One of my favorite tomfooleries in Python is this:
>>> True, False = False, True
It doesn't have much practical effect, since most logical tests don't use the True and False constants directly. But it's a good way to perplex the unwary.
(Some dialects of) Smalltalk had `true become: false`, which not only changed the names of `true` and `false`, but also all references to `true` are replaced with references to `false`
I don't consider the sort example to be a quirk at all, though some of the other examples are reasonable. It's more a definition of what methods are supposed to do in the first place: a behavior that is applied on the instance of the object. Unless you're doing functional programming (or implementing certain specialized design patterns), you wouldn't expect dog.move() to return a new dog, so why should list.sort() return a new list?
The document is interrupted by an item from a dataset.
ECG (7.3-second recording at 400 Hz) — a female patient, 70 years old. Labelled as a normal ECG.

I always figured it was because "sort" is a verb. Over time I've come to feel that functions named with a verb phrase ought to be procedure-like, in that they have side effects and return either nothing (which in python means None) or some kind of error indicator (and in python you'd generally use exceptions instead).
There are exceptions (e.g., the "get" prefix, used for getters, which tend to return values and have no side-effects), and, as with any rule of thumb, better to break it than create something ugly. But as rules go, I've found this one a pretty useful one to stick to.
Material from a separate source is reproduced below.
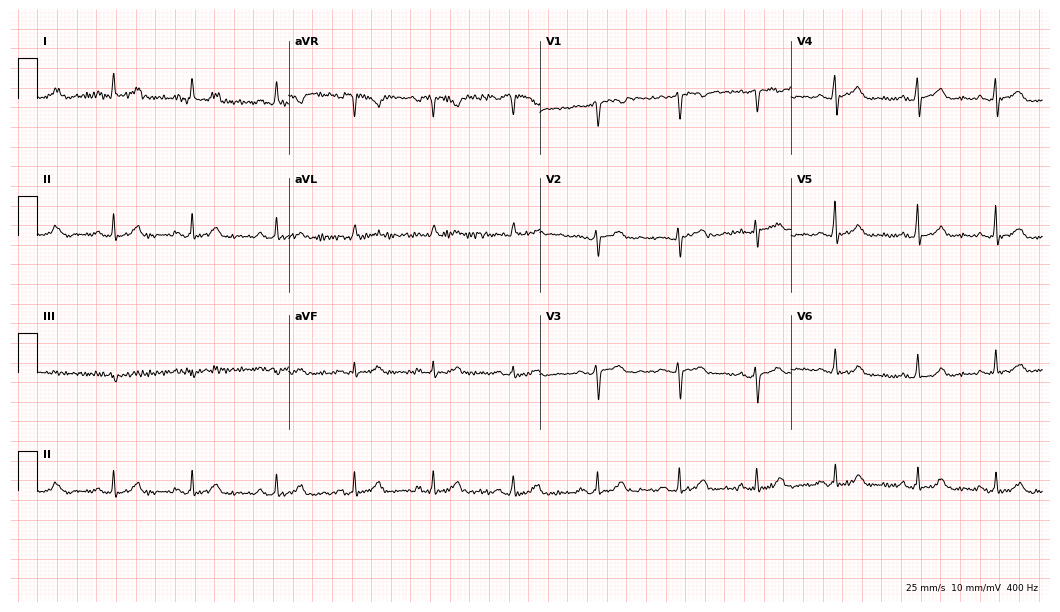
Resting 12-lead electrocardiogram. Patient: a 50-year-old female. Read as a normal ECG.

It would be, if only it were true. Consider Array#delete_if or Array#pop, for example, although there are many others too.
Matz has written about this - https://www.ruby-forum.com/topic/176830#773946 - and said "The bang (!) does not mean "destructive" nor lack of it mean non destructive either. The bang sign means "the bang version is more dangerous than its non bang counterpart; handle with care".
This is one of the most commonly misunderstood things about Ruby in my experience (enough so that some library developers do apply a ! == destructive naming system) and would certainly make an equivalent "Ruby quirks" list IMHO! :-)
I generally agree with you but I think the recommendation would be that list.sort() should return the original list in its new, sorted state, not a new list.
All in-place operations in python are supposed to return None, as a way of explicitly signaling that the operation was done on the existing object. It's not always followed outside the standard library, but it's very rare to run across an exception.
It's counter-intuitive at first, especially in this case, but it is consistent.
The one that always confuses me is that multiple "for"s in the same comprehension work the opposite way from how you expect:
>>> [[(a, b) for a in [1, 2, 3]] for b in [4, 5, 6]]
[[(1, 4), (2, 4), (3, 4)], [(1, 5), (2, 5), (3, 5)], [(1, 6), (2, 6), (3, 6)]]
>>> [(a, b) for a in [1, 2, 3] for b in [4, 5, 6]]
[(1, 4), (1, 5), (1, 6), (2, 4), (2, 5), (2, 6), (3, 4), (3, 5), (3, 6)]
Some of these quirks are explained incorrectly. I find the real explanations interesting, so please allow me to provide them.
> 999+1 is not 1000
The examples given in this section do not actually show what the poster thinks! Python's interning of small integers is not relevant. It only applies to integers in the range -5 through 256.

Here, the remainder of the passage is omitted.